Jeremy Lazarus | 11/24/2017, 1:42 p.m.
S&K Supermarket, one of the last grocery stores in North Side, remains closed in Highland Park, with a planned renovation ...

S&K Supermarket, one of the last grocery stores in North Side, remains closed in Highland Park, with a planned renovation on hold.

The owner, Chong Kim, could not be reached for comment about his plans for the store at 1404 E. Brookland Park Blvd.

Richmond Commissioner of Buildings Douglas H. Murrow told the Free Press on Monday that a company called HJB Construction applied for a building permit Aug. 24 for the site.

However, he stated that the permit was blocked after a city review found that HJB “did not have a City of Richmond business license to conduct work in the city.”

Mr. Murrow said notice was given to HJB on Sept. 6. Since then, “the contractor has not responded to our inquiries, nor obtained a city business license,” he said.

The shutdown of the store has left limited options for residents of Highland Park and Barton Heights. There are also no full-service grocery stores in the Battery Park and Ginter Park neighborhoods.

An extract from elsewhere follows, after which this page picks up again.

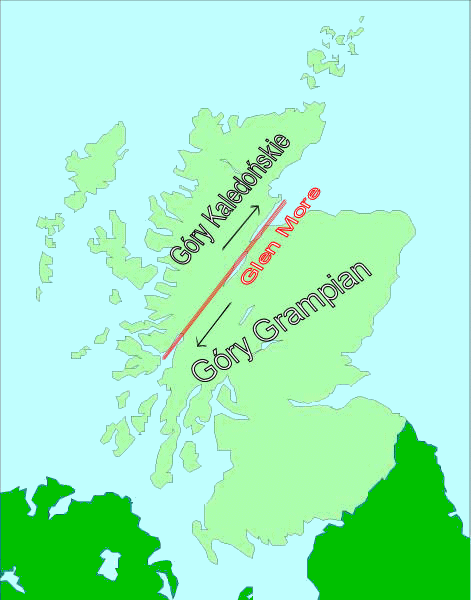 Tektoniczne obniżenie Great Glenn w Szkocji.

Currently, the only remaining grocery in that area is Northside Foodland, 2919 North Ave., although several convenience stores carry fresh meat and vegetables. The Family Dollar and Dollar General stores on North Avenue also carry some food items, including milk and bread.

Most residents now must drive to a full-service supermarket located outside the community, such as the Kroger at Lombardy and Leigh streets, the Food Lion at Azalea and Chamberlayne avenues or the Walmart Neighborhood Market on Brook Road between Wilmer and Azalea avenues. The Food Lion and Walmart are located in Henrico County.

In a recent discussion, Mark Olinger, Richmond director of planning and development review, said a city study indicated that Highland Park’s population is still below the level that would attract a national supermarket chain.

However, local and regional chains, except for discounters like Dollar General and Family Dollar, also have shown little interest in developing a store in an area that city and federal officials label as a “food desert.”